Arye Sharuz Shalicar ist Sprecher der israelischen Streitkräfte (IDF). Bei ZDFheute live spricht er über die Statements der beiden Regierungschefs Olaf Scholz (SPD) und Benjamin Netanjahu nach ihrem gemeinsamen Gespräch in Tel Aviv.
Er habe beiden gespannt zugehört, "weil ich mich mit beiden Regierungschefs auch identifiziere als jemand, der in Deutschland geboren und aufgewachsen ist, aber sein Leben nach Israel verlegt hat", sagt Shalicar. "Ich finde, dass beide genau das gesagt haben, was ich mir sowohl als Deutscher als auch als Israeli wünschen würde."
Shalicar erklärt, warum Netanjahu von einer "doppelten Krux" spricht
Es sei ein Riesenspagat, so der Armeesprecher: einerseits die zivile Bevölkerung im Gazastreifen, Menschen die nicht Israels Feinde seien: darunter Frauen, Kinder und ältere Menschen.
Deshalb habe Israel auch die letzten fünf Tage alles getan, damit die Menschen den Sicherheitskorridor Richtung Süden nähmen, weil man die Hamas bekämpfen und vernichten wolle.
Andererseits die Hamas-Terroristen, die eine Art doppeltes Kriegsverbrechen begingen. Auf der einen Seite Israelis ermordeten, Kinder, Frauen "auf brutalste Weise, wie an Juden Massaker nach Ende des Zweiten Weltkrieges nicht begangen wurde" beschreibt der Politologe. "Und natürlich auf der anderen Seite die palästinensischen Zivilisten: Frauen, Kinder, Krankenhäuser, Schulen, das alles als, ich sage mal als menschliche und zivile Schutzschilde zu nutzen.

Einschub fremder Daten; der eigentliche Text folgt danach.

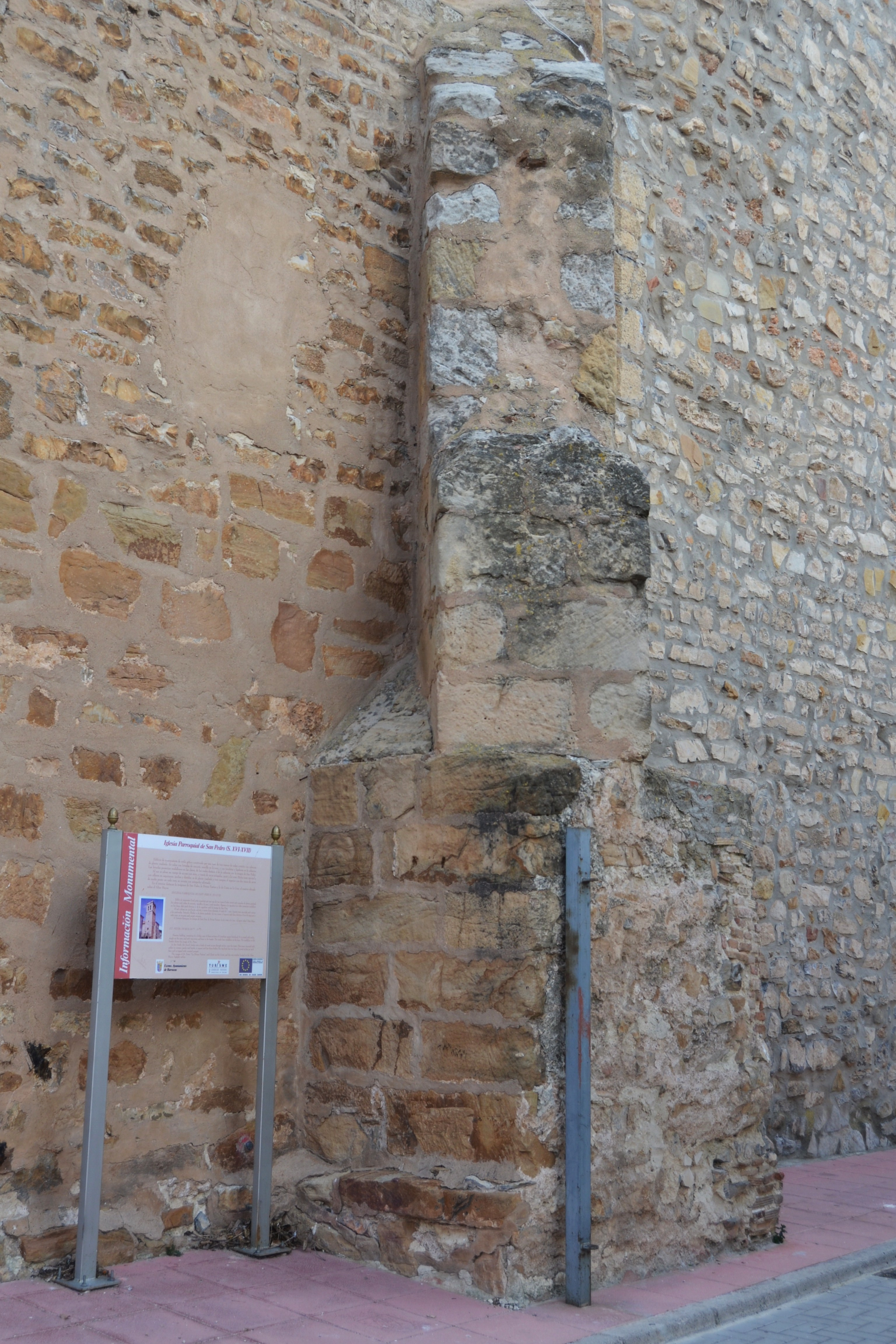 Contrafort de l'església de sant Pere, Barracas.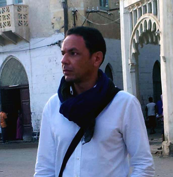 Massawa, 2014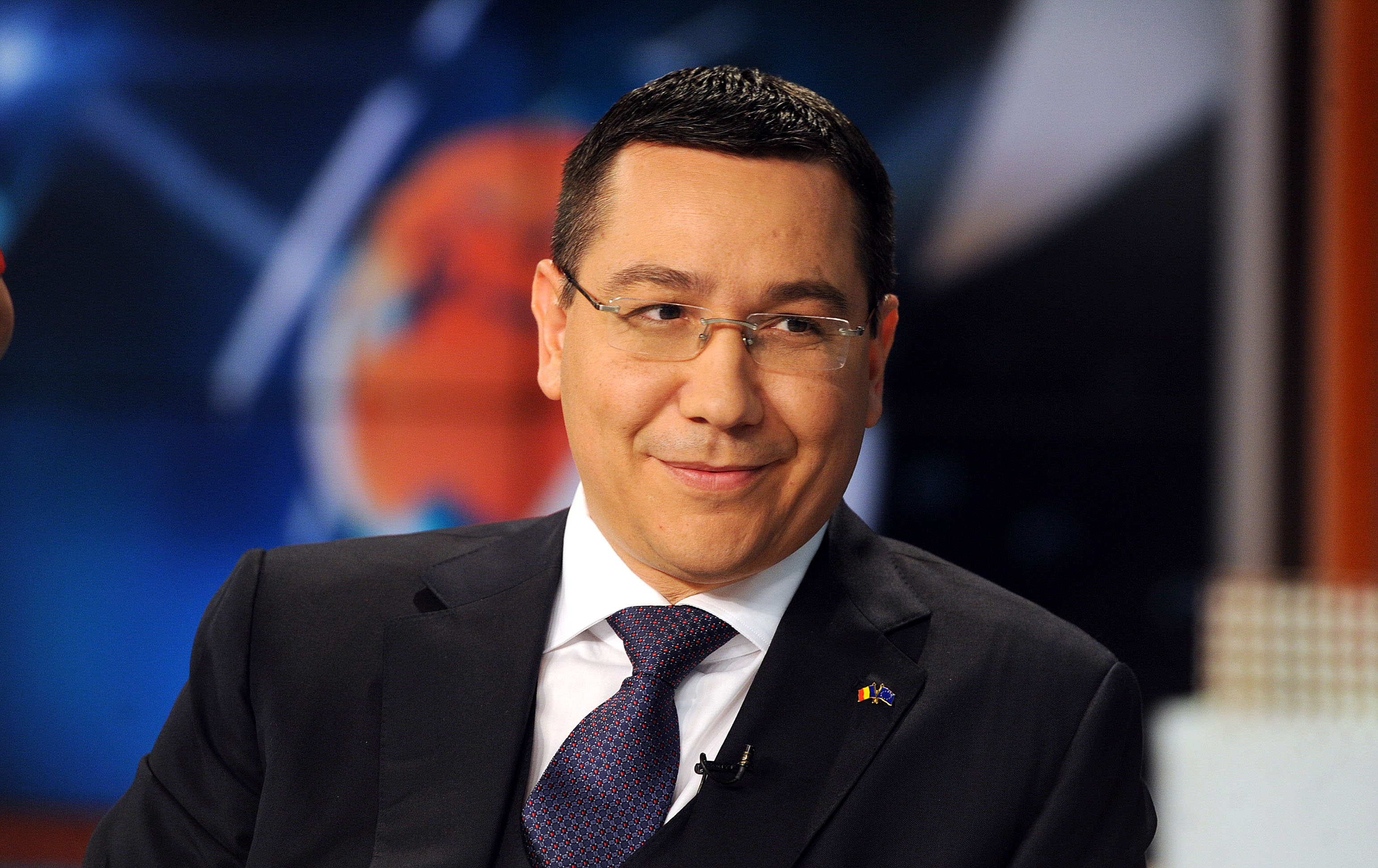 dezbatere (1)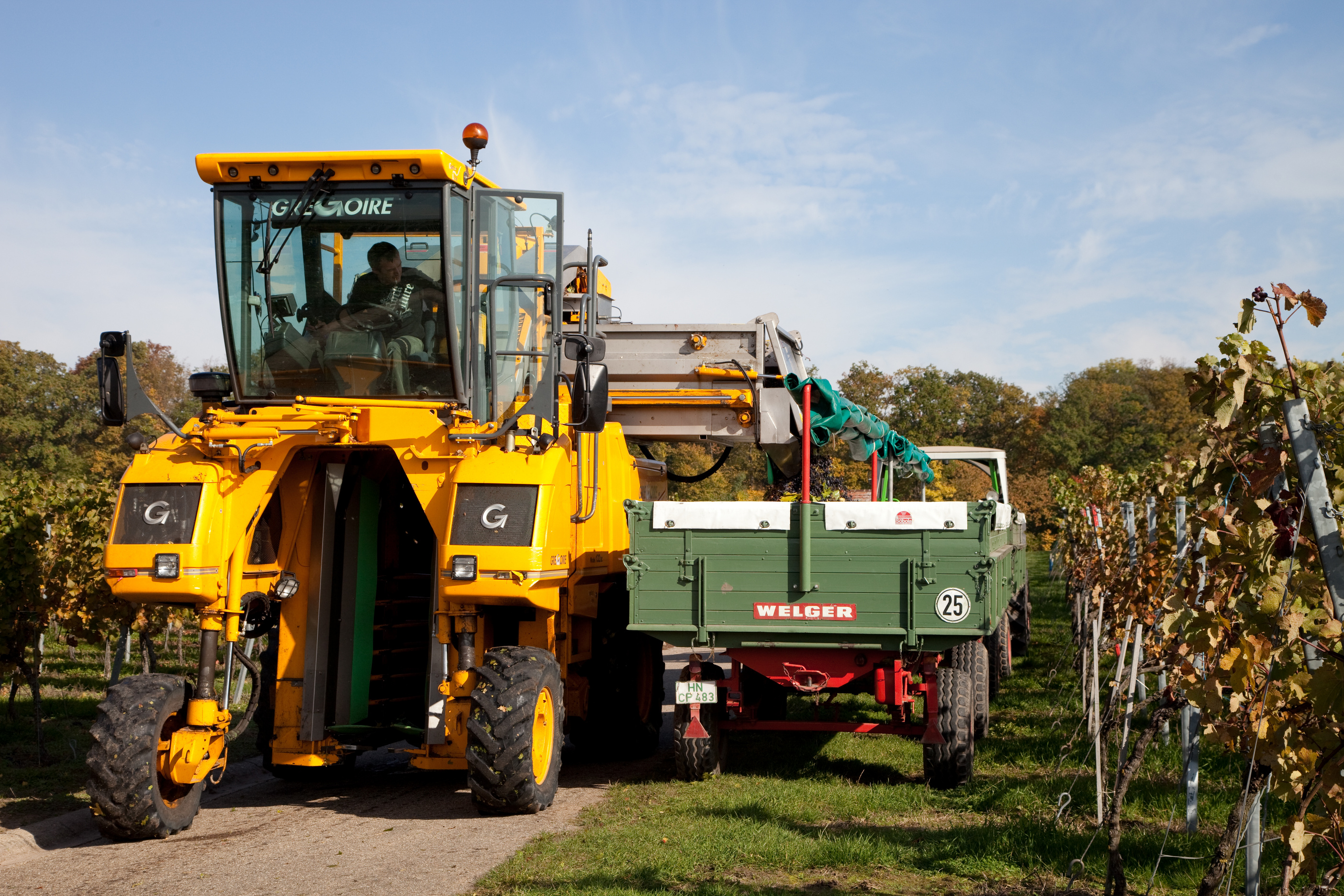 Gregoire grape harvester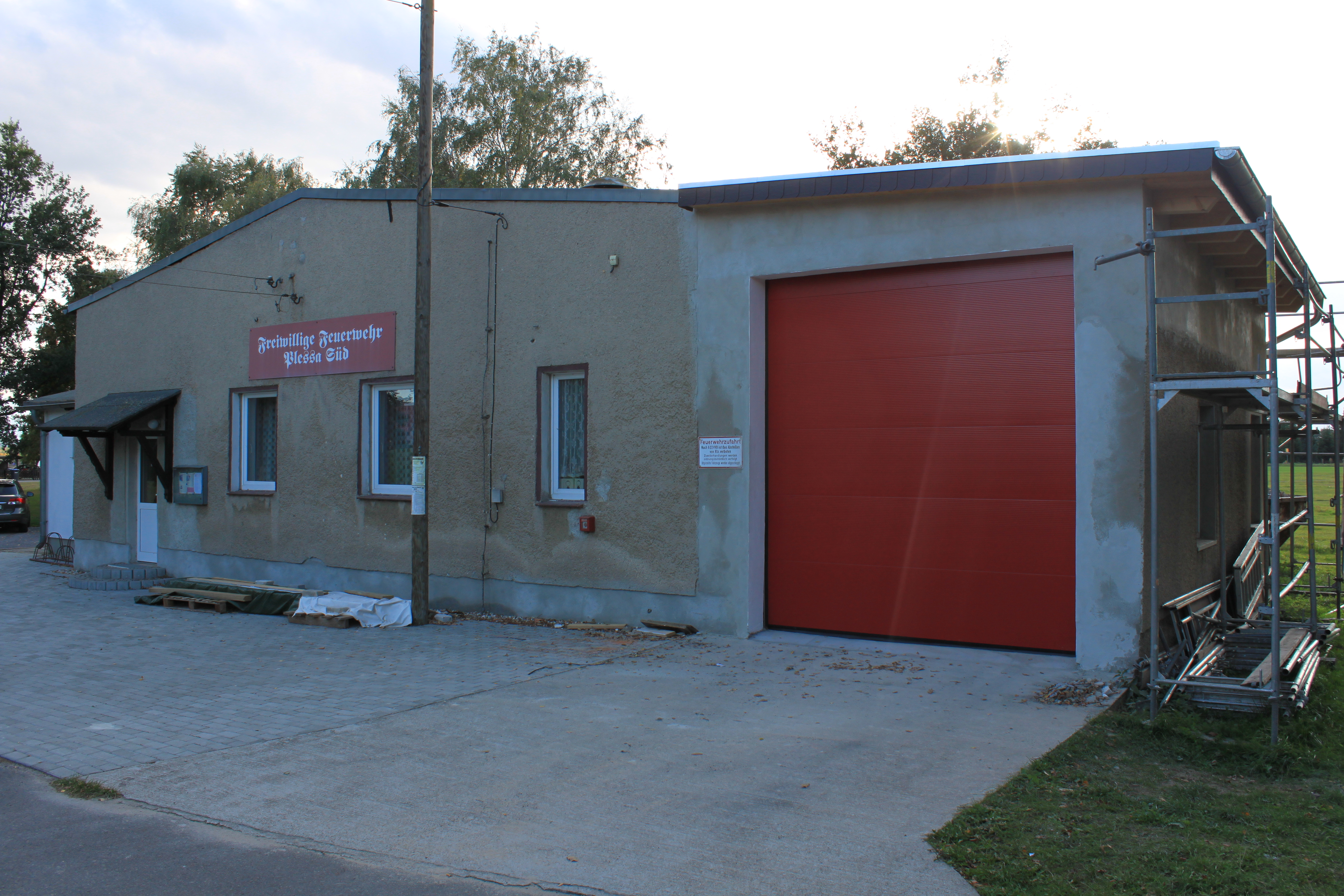 Gerätehaus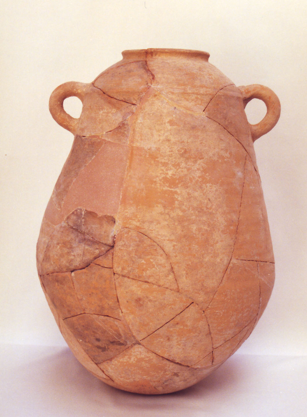 Ánfora ibérica (imitación de R1) Ánfora ibérica de la forma R1. labio vertical redondeado , hombro hemisférico terminado en leve carena, galbo bitroncocónico, base aplanada. Dos asitas de sección circular están ajustadas a la panza desde la carena. Superficie amarillenta sin tratamiento conservado, pasta amarillenta sin desgrasante. Diám. borde: 12 cm, diám. max: 34 cm, alt. cons.: 48 cm.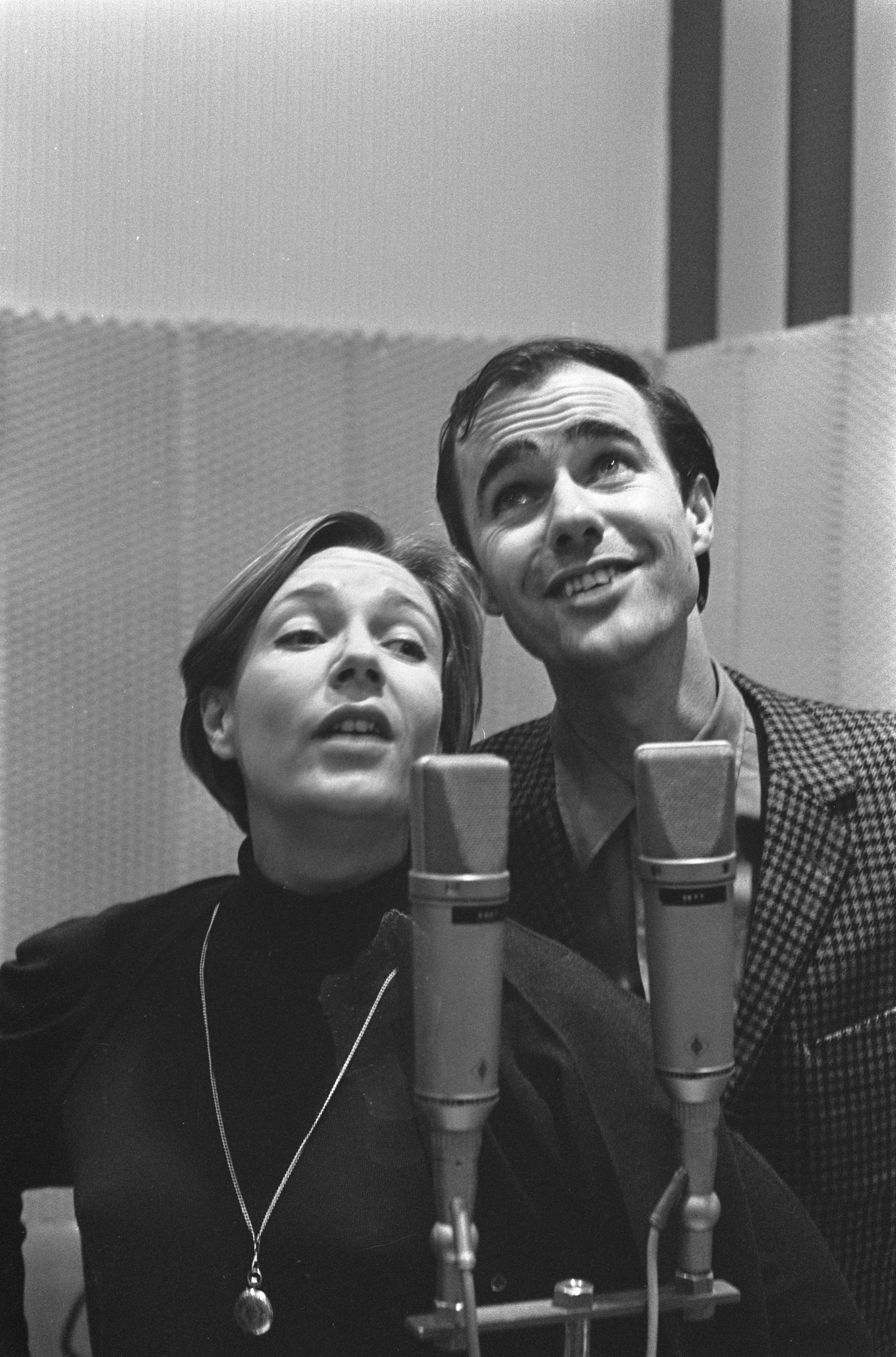 Musical "Ja, ik wil!" / "I do I do", Annet Nieuwenhuyzen en Eric Schneider bezig met grammofoonplaatopnamen.

Quelle: Copyright Bernd Lammel
... ist deutsch-persisch-israelischer Politologe und Sprecher der israelischen Streitkräfte.
Shalicar ist Sohn iranischer Juden, die 1970 vor dem Antisemitismus aus ihrer Heimat nach Deutschland flohen. Er lebte und studierte in Berlin.
2001 wanderte er nach Israel aus und trat dort seinen Wehrdienst an. Er lebt heute bei Jerusalem.
2021 wurde sein autobiographischer Roman "Ein nasser Hund ist besser als ein trockener Jude. Die Geschichte eines Deutsch-Iraners, der Israeli wurde" unter dem Titel "Ein nasser Hund" mit Doguhan Kabadayi als Soheil verfilmt.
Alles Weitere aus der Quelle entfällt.